[[ Dataset content open ]]

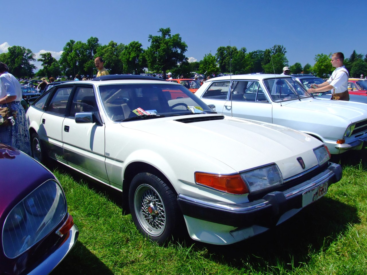 Quelle: selbst fotografiert, 06/2007 Fotograf: Späth Chr.
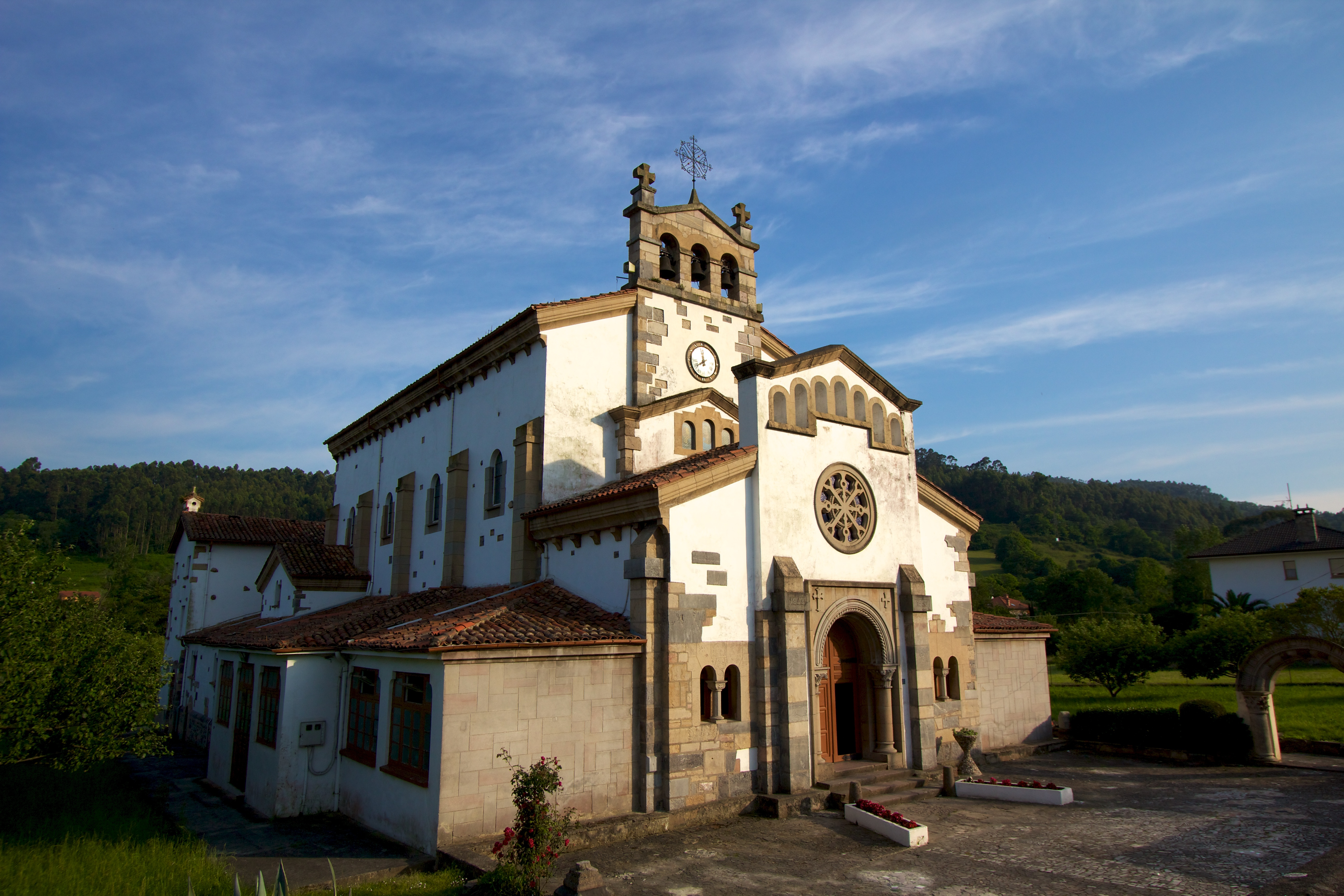 Iglesia de San Cipriano de Pillarno, concejo de Castrillón en Asturias, España.
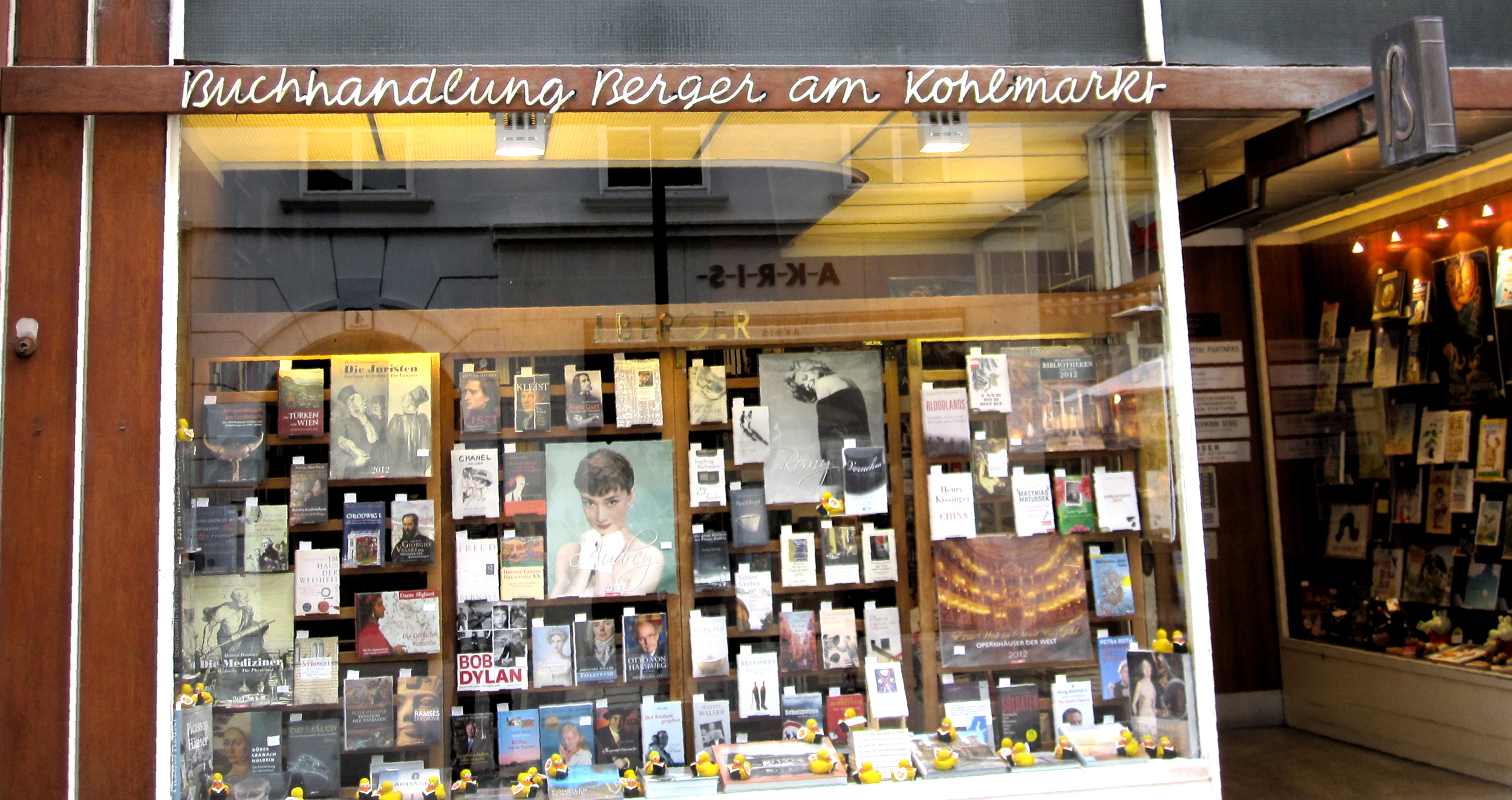 Schaufenster der Buchhandlung Berger am Kohlmarkt im 1. Wiener Gemeindebezirk Innere Stadt
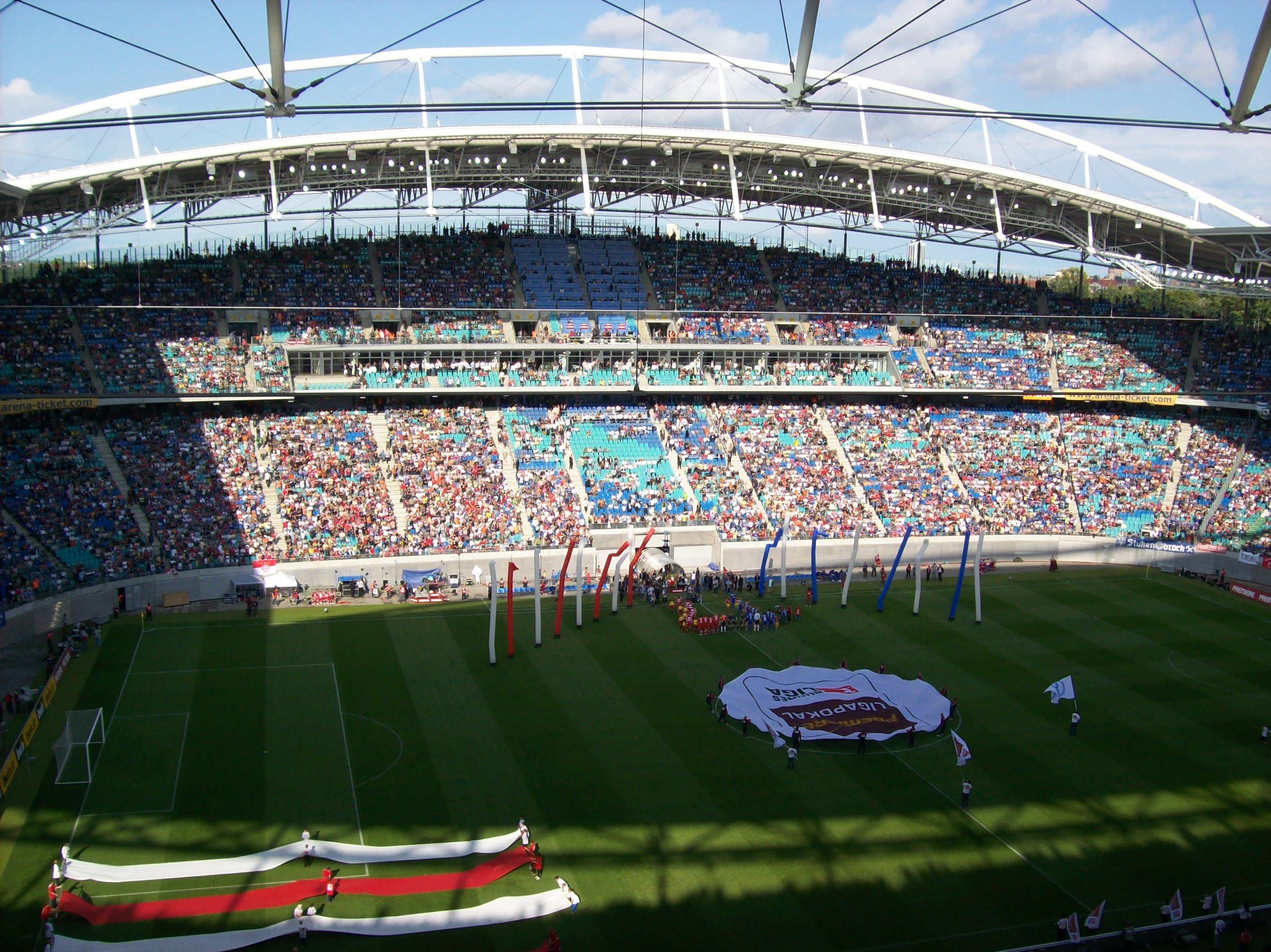 Ligapokalfinale 2007 in Leipzig
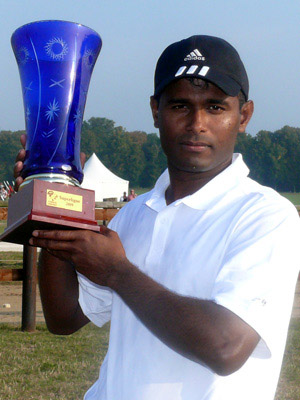 Capitaine Vainqueur et Trophée Superligue 2009 France Cricket
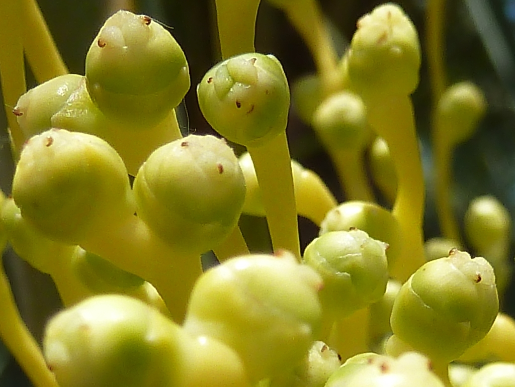 Phoenix dactylifera (Palmera datilera) : flores hembra - La Huerta, Albatera (Alicante, España).
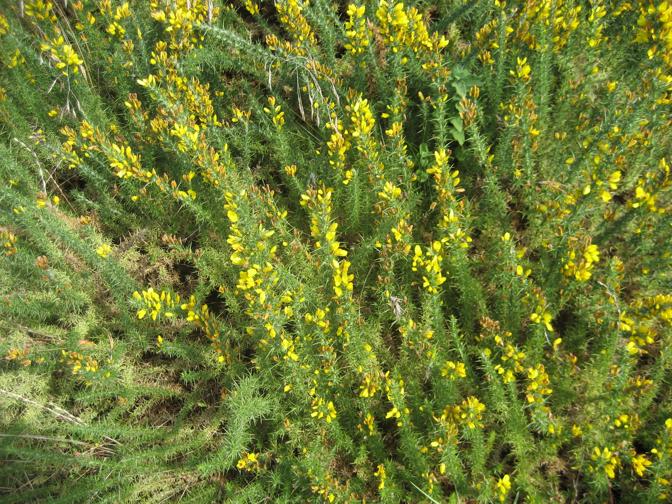 Photographie d'ajoncs nains prise au lieu-dit Lieu dit Condamine à Saint-Victor-sur-Loire (42)
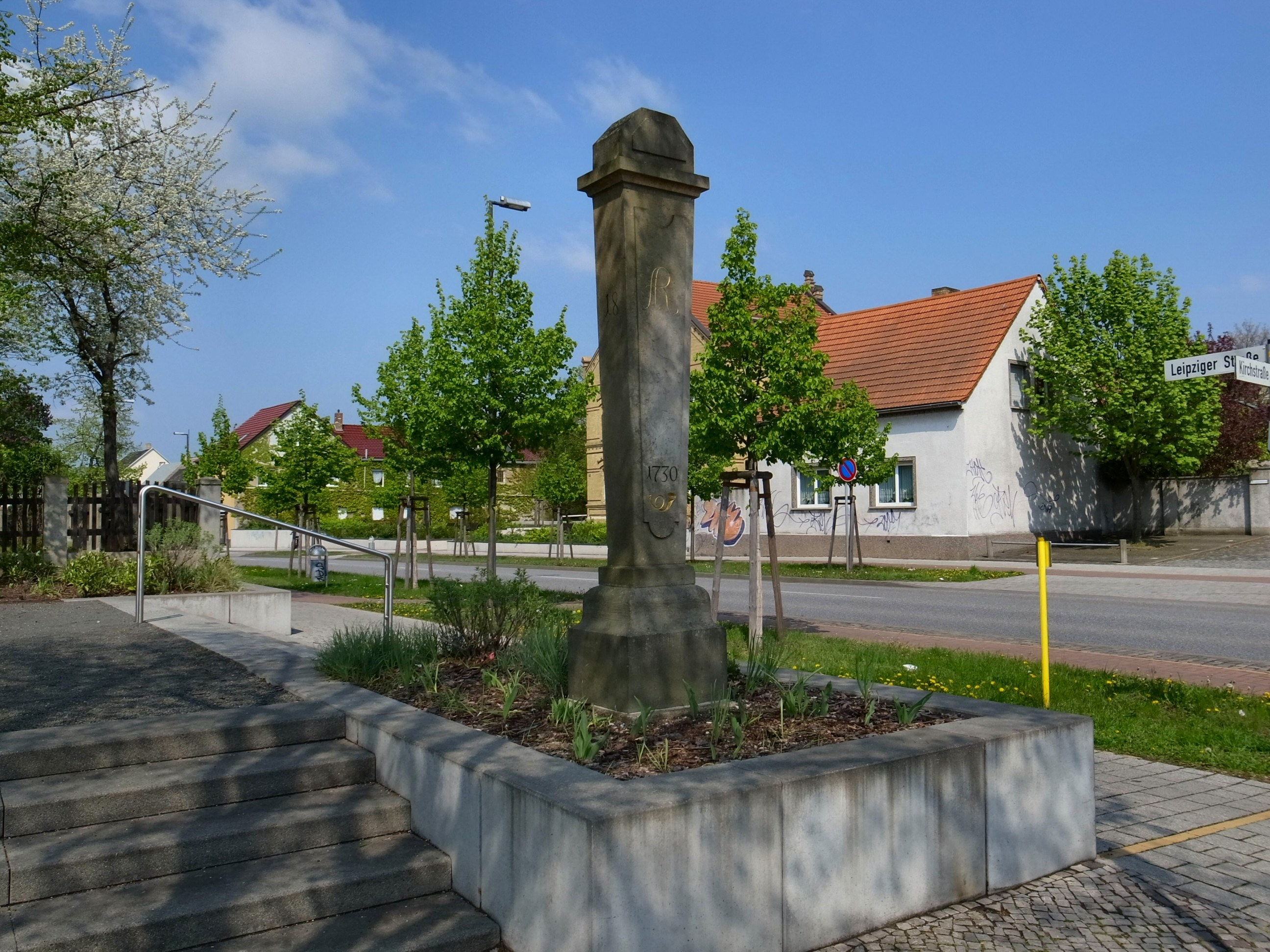 Wolfen,Kursächsische Postmeilensäule,Halbmeilensäule
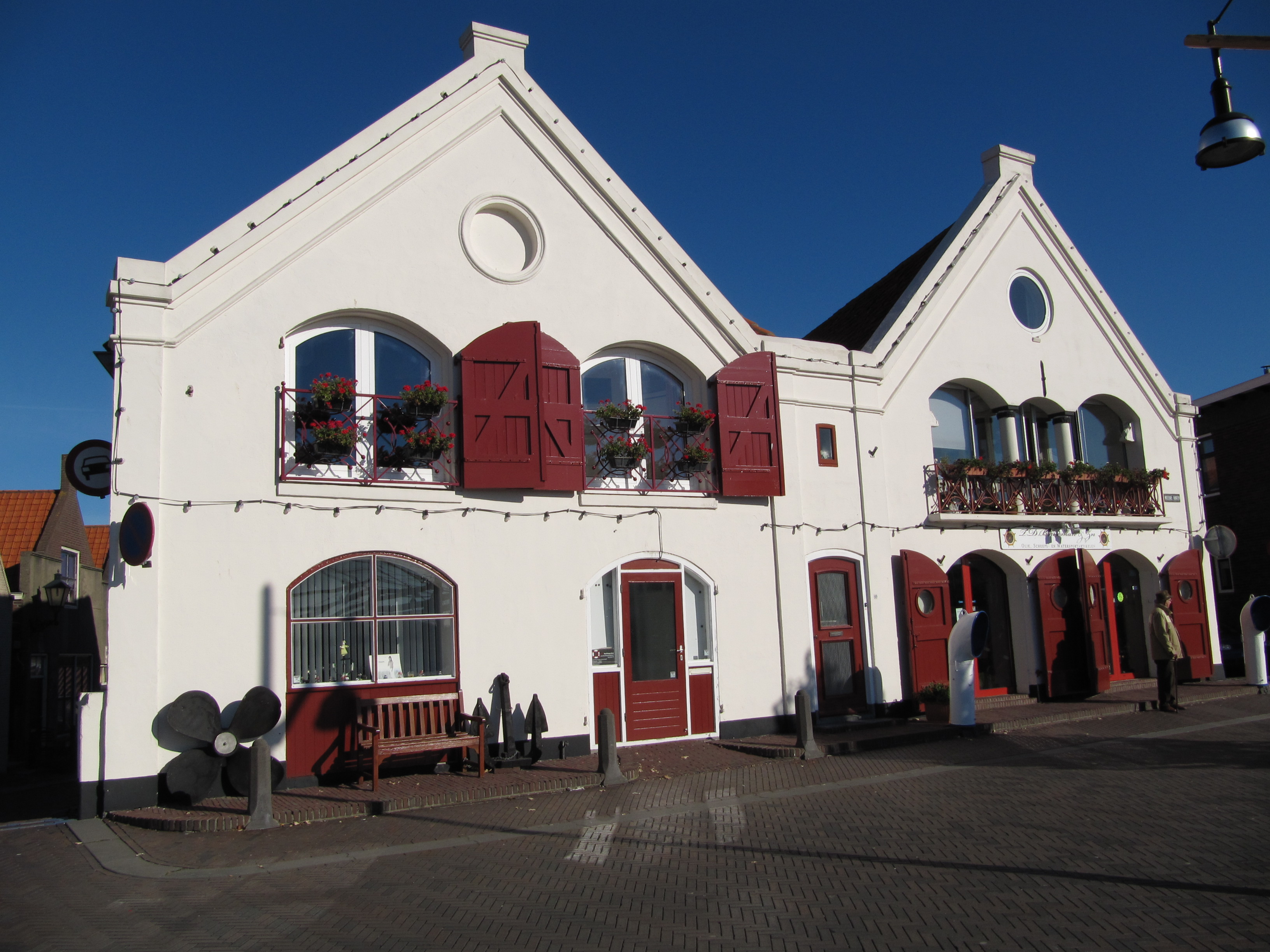 Zierikzee - Nieuwe Haven (twee pakhuizen).jpg
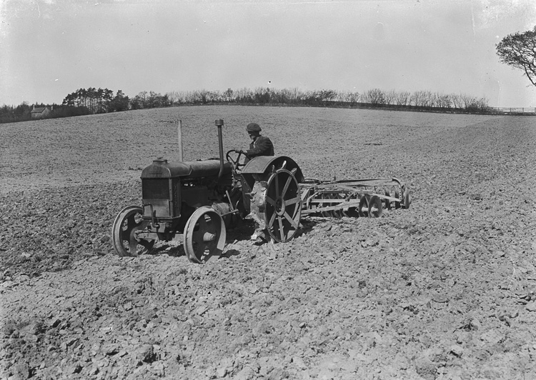 Ffotograffydd/Photographer: P B Abery (1877?-1948) Note/Nodyn: Man harrowing on Fordson tractor with disk harrow. Dyddiad/Date: [194-?] Cyfrwng/Medium: Negydd gwydr / Glass negative Maint/Dimensions: 119 x 163 mm. Cyfeiriad/Reference: PBA19/6 Rhif cofnod / Record no.: 4460641 Rhagor o wybodaeth am gasgliad P B Abery yn Llyfrgell Genedlaethol Cymru More information about the P B Abery Collection at the National Library of Wales

[[ Dataset content closed ]]

» Directions for this task: Every line from the one with "Zierikzee - Nieuwe" through the end of the records is to be reproduced exactly, and the pictures are to be left out.

» Task solution:
 Zierikzee - Nieuwe Haven (twee pakhuizen).jpg
 Ffotograffydd/Photographer: P B Abery (1877?-1948) Note/Nodyn: Man harrowing on Fordson tractor with disk harrow. Dyddiad/Date: [194-?] Cyfrwng/Medium: Negydd gwydr / Glass negative Maint/Dimensions: 119 x 163 mm. Cyfeiriad/Reference: PBA19/6 Rhif cofnod / Record no.: 4460641 Rhagor o wybodaeth am gasgliad P B Abery yn Llyfrgell Genedlaethol Cymru More information about the P B Abery Collection at the National Library of Wales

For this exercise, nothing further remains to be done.